Ordering Real Numbers on a Number Line
Ordering Real Numbers on a Number Line is a Grade 7 math skill in Big Ideas Math Advanced 2, Chapter 7: Real Numbers and the Pythagorean Theorem. Students learn to compare and order mixed sets of rational and irrational numbers by approximating irrational values as decimals, then plotting all numbers on a number line to determine their relative order from least to greatest.
Key Concepts
Property To order a mixed set of rational and irrational numbers visually, approximate the irrational numbers as decimals and convert any fractions. Then, plot all numbers on a number line to determine their relative positions. Numbers always increase in value from left to right on the number line.
Examples Order from least to greatest: 2.5, $\sqrt{7}$, $\frac{8}{3}$ Since $\sqrt{7} \approx 2.646$ and $\frac{8}{3} \approx 2.667$, the relative order is $2.5 < \sqrt{7} < \frac{8}{3}$. Order from least to greatest: $\sqrt{15}$, 4, 3.9, $\sqrt{14}$ Since $\sqrt{15} \approx 3.873$ and $\sqrt{14} \approx 3.742$, the sequence is $\sqrt{14} < \sqrt{15} < 3.9 < 4$.
Common Questions
How do you order a mix of rational and irrational numbers?
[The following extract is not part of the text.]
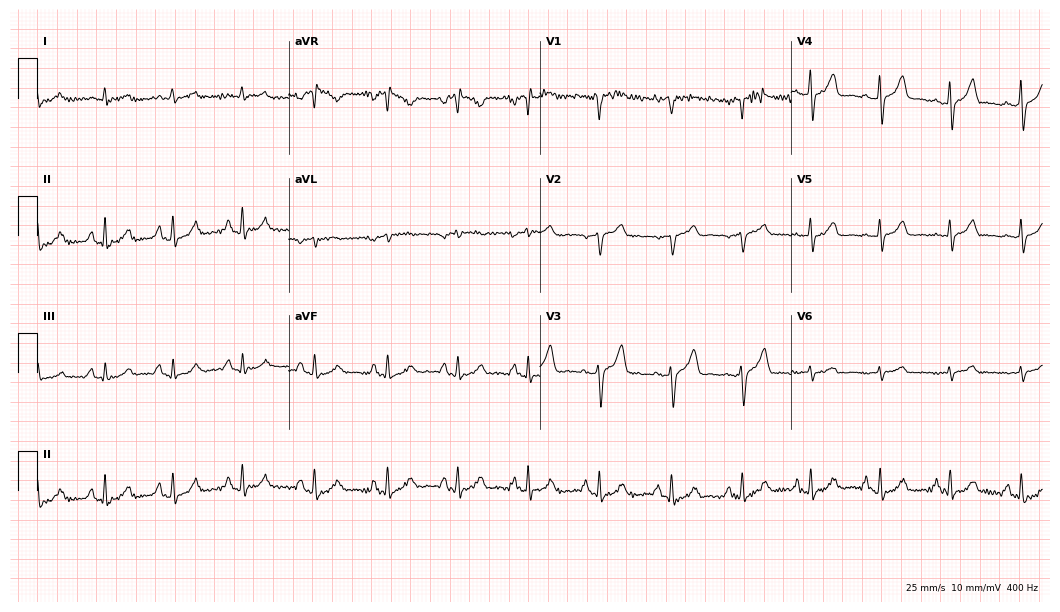
12-lead ECG from a man, 56 years old. No first-degree AV block, right bundle branch block (RBBB), left bundle branch block (LBBB), sinus bradycardia, atrial fibrillation (AF) or sinus tachycardia recorded for this tracing. Only these six findings were labelled.

Approximate any irrational numbers (like square roots) as decimals and convert fractions to decimals. Then compare the decimal values to determine the order from least to greatest.
How do you order 2.5, the square root of 7, and 8/3 from least to greatest?
Approximate: square root of 7 is about 2.646 and 8/3 is about 2.667. So the order is 2.5 < sqrt(7) < 8/3.
Which direction is greater on a number line?
Numbers increase in value from left to right on a number line. A number to the right of another is always greater.
How do you compare square root of 14 and square root of 15?
Since 14 < 15, sqrt(14) < sqrt(15). Approximately sqrt(14) is 3.742 and sqrt(15) is 3.873.